U can’t feel where one tiggerbutton ends and the next starts on a flat piece of glass. You have to look.
btw. You are coming from the piano too.
Do you have any use for pitchbend on each finger?
To me this totally over the top.
Everybody that keeps banging on about how expressive that is seams to come from some fretless instrument, meh.
Polyphonic finger vibrato, I couldn’t care less.
And also don’t care about these one finger pitch slides.
Clearly, you don’t play stringed instruments, or even tabla ….
Have you heared about this very exotic thing called pitchwheel?
It comes with midi controllers that don’t cost an arm and a leg.
pitch just isn’t that interesting to me, I want more control over timbre, meh about pitch.
Have a beer and a joint, go onstage and try to do the trick, doesn’t work.

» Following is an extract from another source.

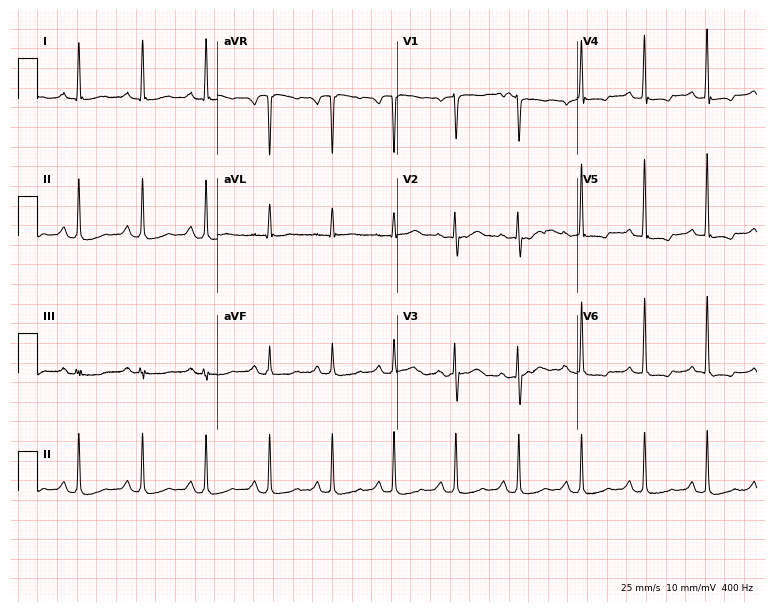
12-lead ECG from a 50-year-old woman. No first-degree AV block, right bundle branch block, left bundle branch block, sinus bradycardia, atrial fibrillation or sinus tachycardia recorded for this tracing. Findings outside these six are not listed.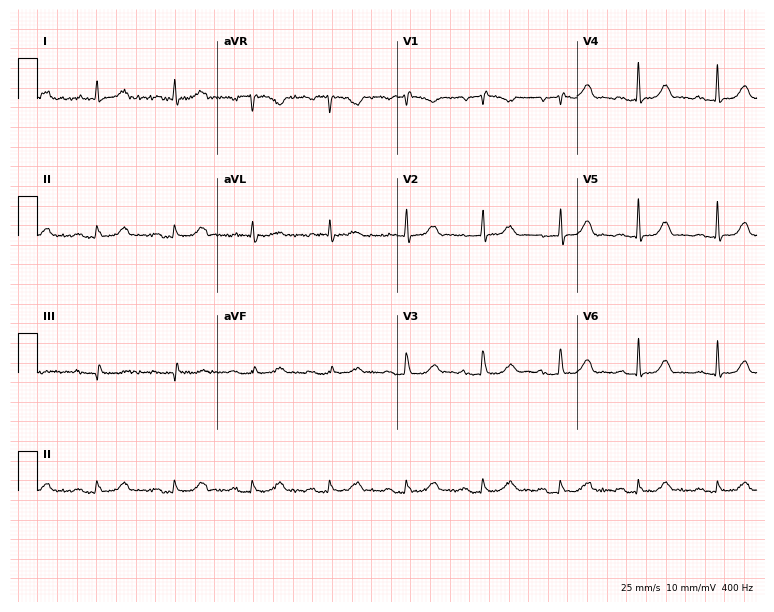
Resting 12-lead electrocardiogram (7.3-second recording at 400 Hz). Patient: an 80-year-old male. None of these six findings is recorded: first-degree AV block, right bundle branch block (RBBB), left bundle branch block (LBBB), sinus bradycardia, atrial fibrillation (AF), sinus tachycardia. Other findings, if any, are not listed.

U can’t feel where one tiggerbutton ends and the next starts on a flat piece of glass. You have to look.
Cool, but i would need an ipad version to make this practical.
Yes, please!
Aftertouch will work on iPad in compatibility mode (full support will be provided in a future version), though obviously the drawback there is that iPads don’t yet support 3D Touch. One day, on an iPad with 3D Touch, I could see Aftertouch being very useful as a split screen app 🙂
The one problem with this is the one Randy @ Madrona identified 7 years ago … to do this sort of thing right if you want to drive a really expressive synthesis engine, you need a sampling rate in the surface of at least 1kHz. iPhones and current multitouch surfaces in general do not offer this. Doesn’t mean it isn’t fun, but ….
In this regard, you should check out the Sensel Morph device, which is just about to start shipping.